If we want to decode back to UCI move for sanity Check

In [None]:
decoded_input = encoder.inverse_transform(X_tensor[0].numpy())
decoded_target = encoder.inverse_transform([y_tensor[0].item()])

print("Decoded input:", decoded_input)
print("Decoded target:", decoded_target[0])


Value Ranges

In [None]:
print("Min token ID:", X_tensor.min().item())
print("Max token ID:", X_tensor.max().item())
print("Vocabulary size:", len(encoder.classes_))  # Total unique moves


### Distribution of Targets and Labels

In [None]:
import matplotlib.pyplot as plt

unique, counts = torch.unique(y_tensor, return_counts=True)
plt.bar(unique.numpy(), counts.numpy())
plt.title("Distribution of Target Move Tokens")
plt.xlabel("Move Token ID")
plt.ylabel("Frequency")
plt.show()


### Building our first Model

In [None]:
import torch.nn as nn

class MoveRNN(nn.Module):
    def __init__(self, vocab_size, embed_dim=128, hidden_dim=256):
        super(MoveRNN, self).__init__()
        self.embedding = nn.Embedding(vocab_size, embed_dim)
        self.lstm = nn.LSTM(embed_dim, hidden_dim, batch_first=True)
        self.fc = nn.Linear(hidden_dim, vocab_size)

    def forward(self, x):
        # x: [batch_size, seq_len]
        x = self.embedding(x)           # -> [batch, seq_len, embed_dim]
        output, _ = self.lstm(x)        # -> [batch, seq_len, hidden_dim]
        last_hidden = output[:, -1, :]  # -> [batch, hidden_dim]
        return self.fc(last_hidden)     # -> [batch, vocab_size]


### Training Loop

In [None]:
from torch.utils.data import TensorDataset, DataLoader
import torch.optim as optim

# Prepare DataLoader
batch_size = 64
dataset = TensorDataset(X_tensor, y_tensor)
dataloader = DataLoader(dataset, batch_size=batch_size, shuffle=True)

# Model init
vocab_size = len(encoder.classes_)
model = MoveRNN(vocab_size)
device = torch.device("cuda" if torch.cuda.is_available() else "cpu")
model.to(device)

# Loss & Optimizer
criterion = nn.CrossEntropyLoss()
optimizer = optim.Adam(model.parameters(), lr=0.001)

# Training loop
epochs = 10
for epoch in range(epochs):
    model.train()
    total_loss = 0
    for X_batch, y_batch in dataloader:
        X_batch, y_batch = X_batch.to(device), y_batch.to(device)

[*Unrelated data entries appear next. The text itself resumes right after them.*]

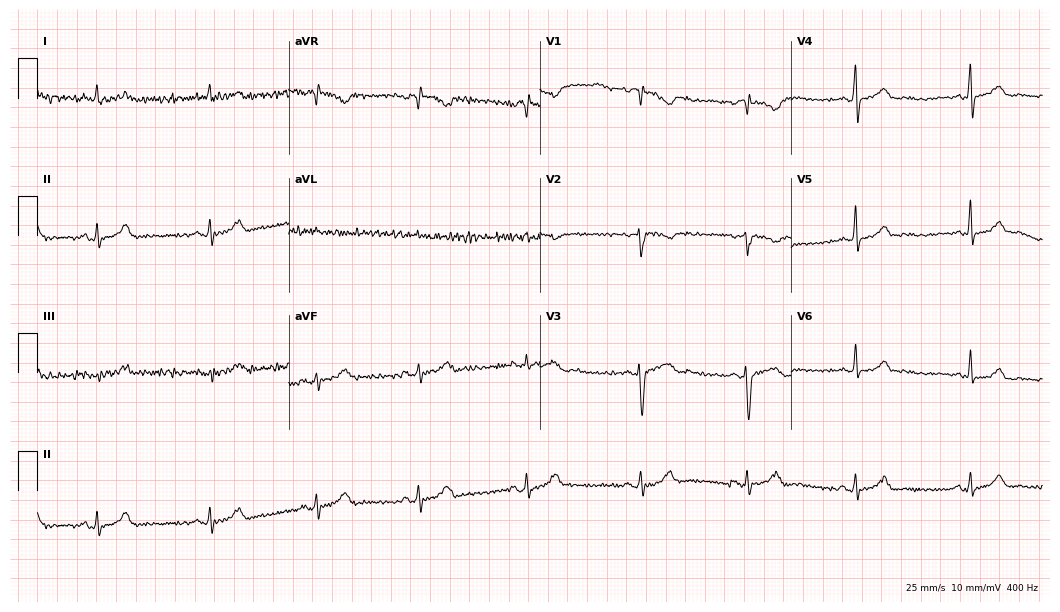
Electrocardiogram (10.2-second recording at 400 Hz), a woman, 34 years old. Of the six screened findings (first-degree AV block, right bundle branch block (RBBB), left bundle branch block (LBBB), sinus bradycardia, atrial fibrillation (AF), sinus tachycardia), none is recorded. Findings outside these six are not listed.
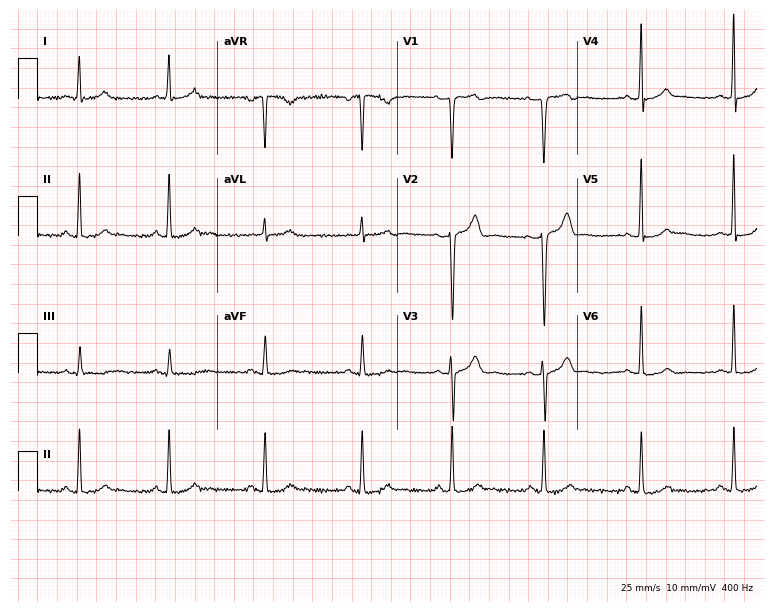
ECG (7.3-second recording at 400 Hz) — a woman, 21 years old. Labelled as a normal ECG.
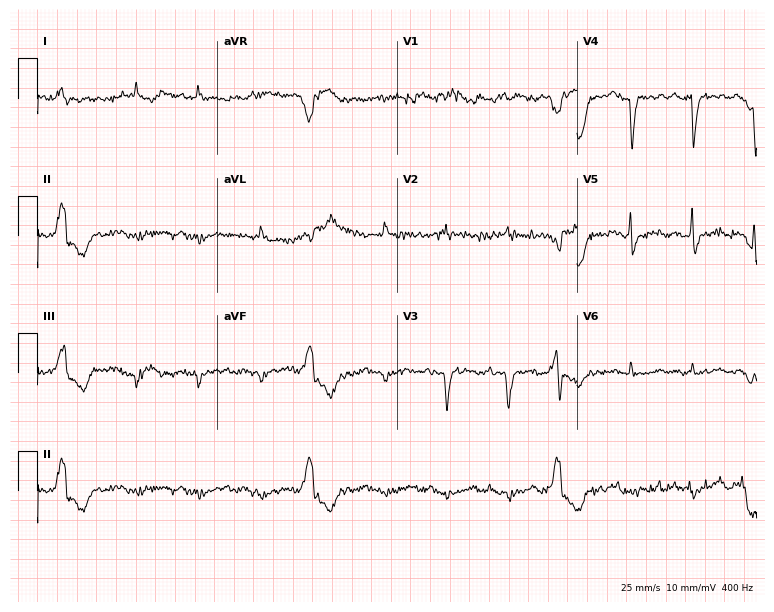
Resting 12-lead electrocardiogram. Patient: a male, 75 years old. None of these six findings is recorded: first-degree AV block, right bundle branch block (RBBB), left bundle branch block (LBBB), sinus bradycardia, atrial fibrillation (AF), sinus tachycardia. Findings outside these six are not listed.
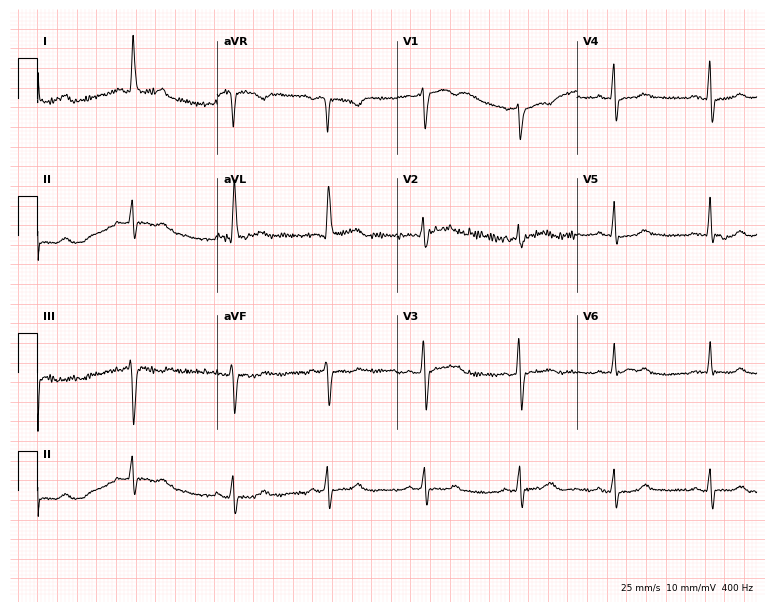
12-lead ECG (7.3-second recording at 400 Hz) from a female patient, 55 years old. Labelled as a normal ECG.
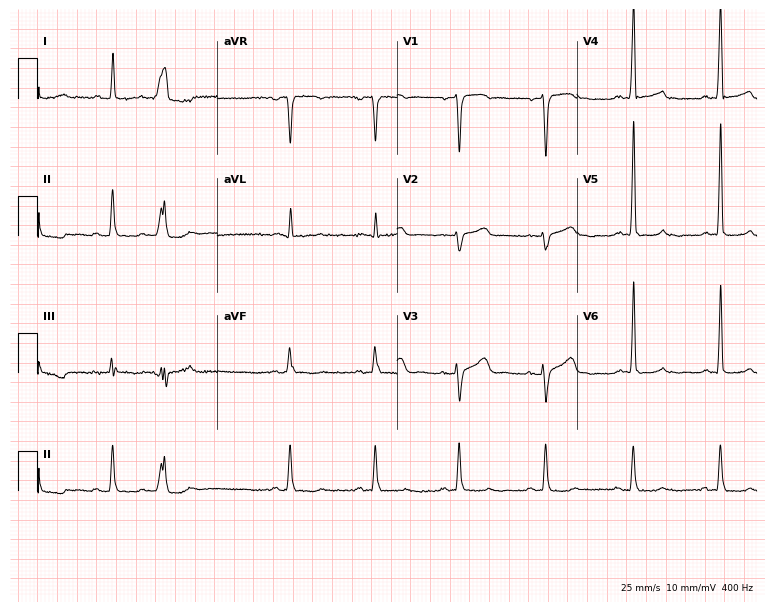
Standard 12-lead ECG recorded from a 75-year-old woman. None of these six findings is recorded: first-degree AV block, right bundle branch block (RBBB), left bundle branch block (LBBB), sinus bradycardia, atrial fibrillation (AF), sinus tachycardia.
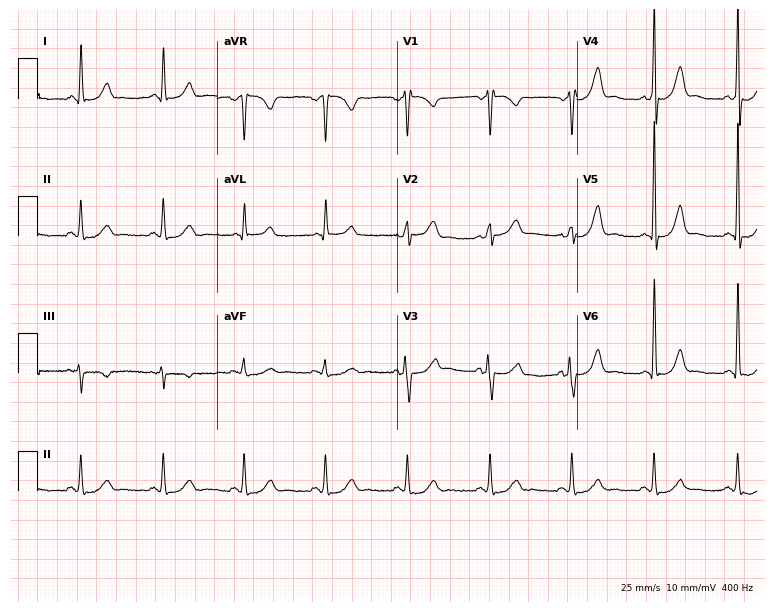
Standard 12-lead ECG recorded from a man, 49 years old. None of these six findings is recorded: first-degree AV block, right bundle branch block, left bundle branch block, sinus bradycardia, atrial fibrillation, sinus tachycardia. Only these six findings were labelled.
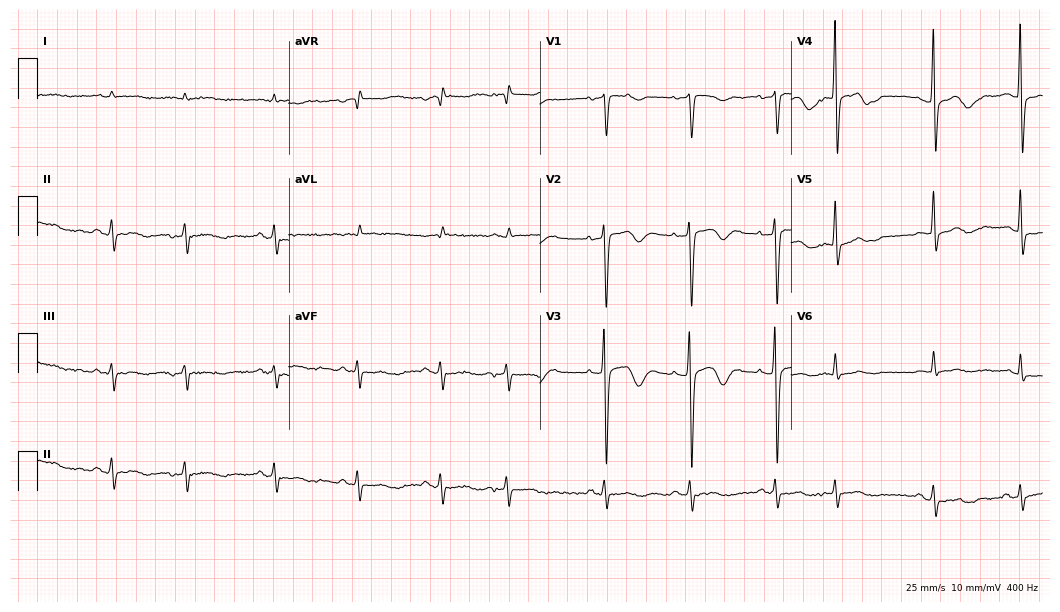
Resting 12-lead electrocardiogram. Patient: a male, 81 years old. None of these six findings is recorded: first-degree AV block, right bundle branch block, left bundle branch block, sinus bradycardia, atrial fibrillation, sinus tachycardia.

        optimizer.zero_grad()
        output = model(X_batch)              # [batch, vocab_size]
        loss = criterion(output, y_batch)    # classification loss
        loss.backward()
        optimizer.step()
        total_loss += loss.item()

    print(f"Epoch {epoch+1}/{epochs}, Loss: {total_loss:.4f}")

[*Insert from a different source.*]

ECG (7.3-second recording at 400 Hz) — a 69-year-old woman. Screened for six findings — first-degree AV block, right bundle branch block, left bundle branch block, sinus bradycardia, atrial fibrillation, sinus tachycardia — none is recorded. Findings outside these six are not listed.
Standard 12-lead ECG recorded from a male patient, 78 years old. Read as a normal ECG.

 ### Quick Evaluation after Training

In [None]:
model.eval()
with torch.no_grad():
    sample_input = X_tensor[0].unsqueeze(0).to(device)  # [1, 10]
    prediction = model(sample_input)                    # [1, vocab_size]
    predicted_index = prediction.argmax(dim=1).item()
    predicted_move = encoder.inverse_transform([predicted_index])[0]

    print("Input Moves:", encoder.inverse_transform(X_tensor[0].numpy()))
    print("Target Move:", encoder.inverse_transform([y_tensor[0].item()])[0])
    print("Predicted Move:", predicted_move)


So our model predicts moves. However these moves are not legal moves. Hence we need to 

In [None]:
import chess

# Reconstruct board from input moves
input_moves = encoder.inverse_transform(X_tensor[0].numpy())
board = chess.Board()
for move in input_moves:
    try:
        board.push_san(move)
    except:
        print(f"Illegal move in input: {move}")
        break

# Get all legal UCI moves
legal_uci = [move.uci() for move in board.legal_moves]
legal_tokens = encoder.transform([m for m in legal_uci if m in encoder.classes_])

# Mask prediction output
with torch.no_grad():
    sample_input = X_tensor[0].unsqueeze(0).to(device)
    logits = model(sample_input)[0]  # [vocab_size]
    logits_filtered = logits[legal_tokens]
    top_index = legal_tokens[logits_filtered.argmax().item()]
    predicted_move = encoder.inverse_transform([top_index])[0]

    print("Input Moves:", encoder.inverse_transform(X_tensor[0].numpy()))
    print("Target Move:", encoder.inverse_transform([y_tensor[0].item()])[0])
    print("Predicted Move:", predicted_move)


**Summary**
The code above, is now able to predict moves based on first 10 moves. And these moves are legal moves. GOOD 
However we need to do reinforcement learning so that it predicts moves that are actually good. Not based on the data it was trained on.